**DATA FOR ANALYSIS**

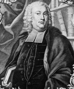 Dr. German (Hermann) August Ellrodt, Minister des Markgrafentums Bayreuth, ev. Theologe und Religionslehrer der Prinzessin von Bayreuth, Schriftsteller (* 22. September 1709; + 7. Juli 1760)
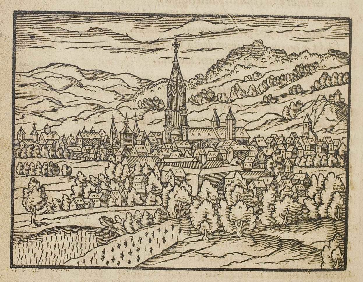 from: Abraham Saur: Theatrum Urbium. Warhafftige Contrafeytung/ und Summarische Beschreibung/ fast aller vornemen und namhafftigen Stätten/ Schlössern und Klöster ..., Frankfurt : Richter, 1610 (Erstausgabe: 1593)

--

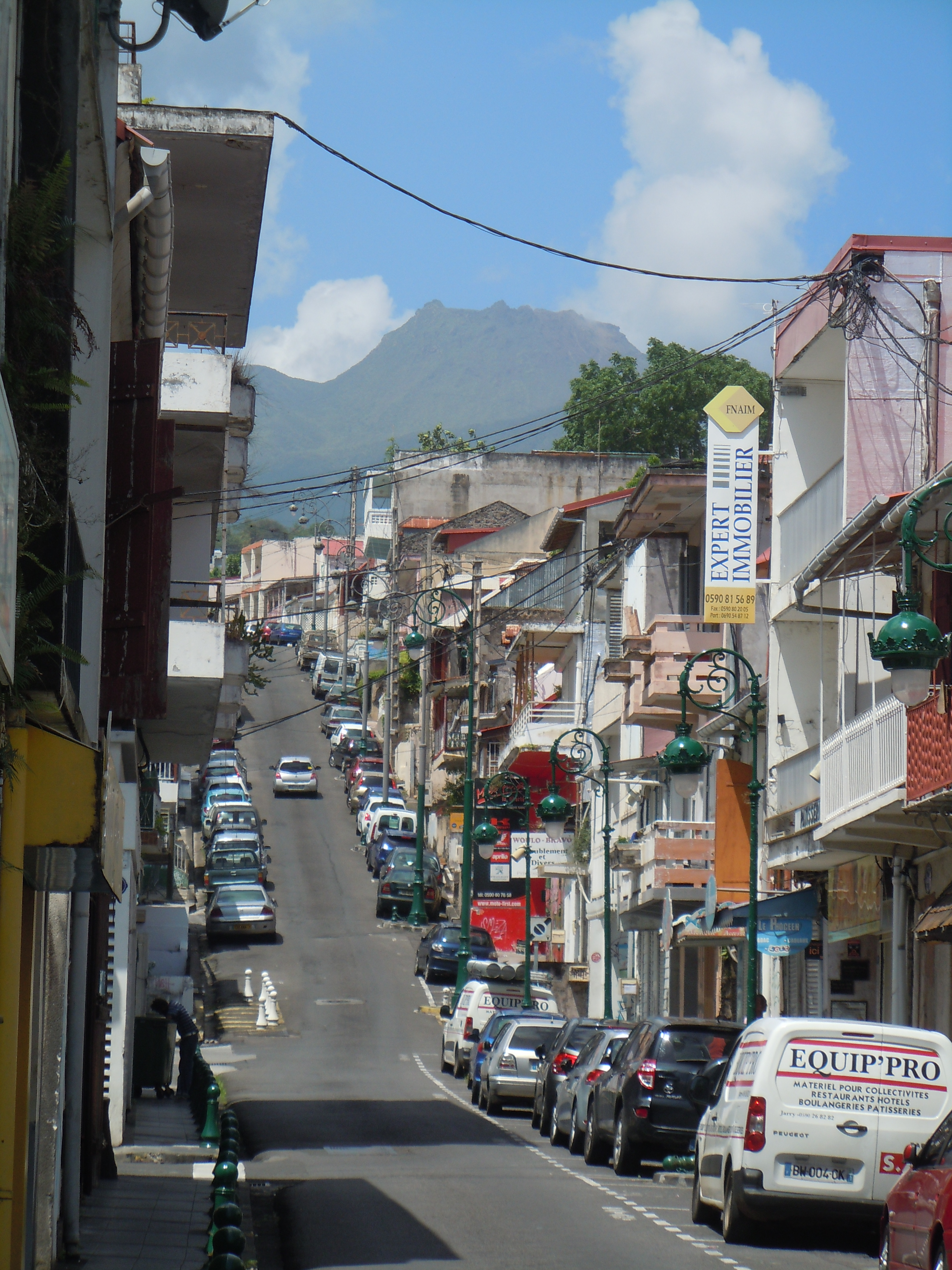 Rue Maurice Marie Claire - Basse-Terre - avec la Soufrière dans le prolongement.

...

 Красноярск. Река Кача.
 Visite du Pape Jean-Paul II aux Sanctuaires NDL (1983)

**WORK INSTRUCTIONS**
Using only the listing above, restate exactly the lines from the line containing "Красноярск. Река Кача." through the line containing "Visite du Pape", both included.

**OUTPUT OF THE TASK**
 Красноярск. Река Кача.
 Visite du Pape Jean-Paul II aux Sanctuaires NDL (1983)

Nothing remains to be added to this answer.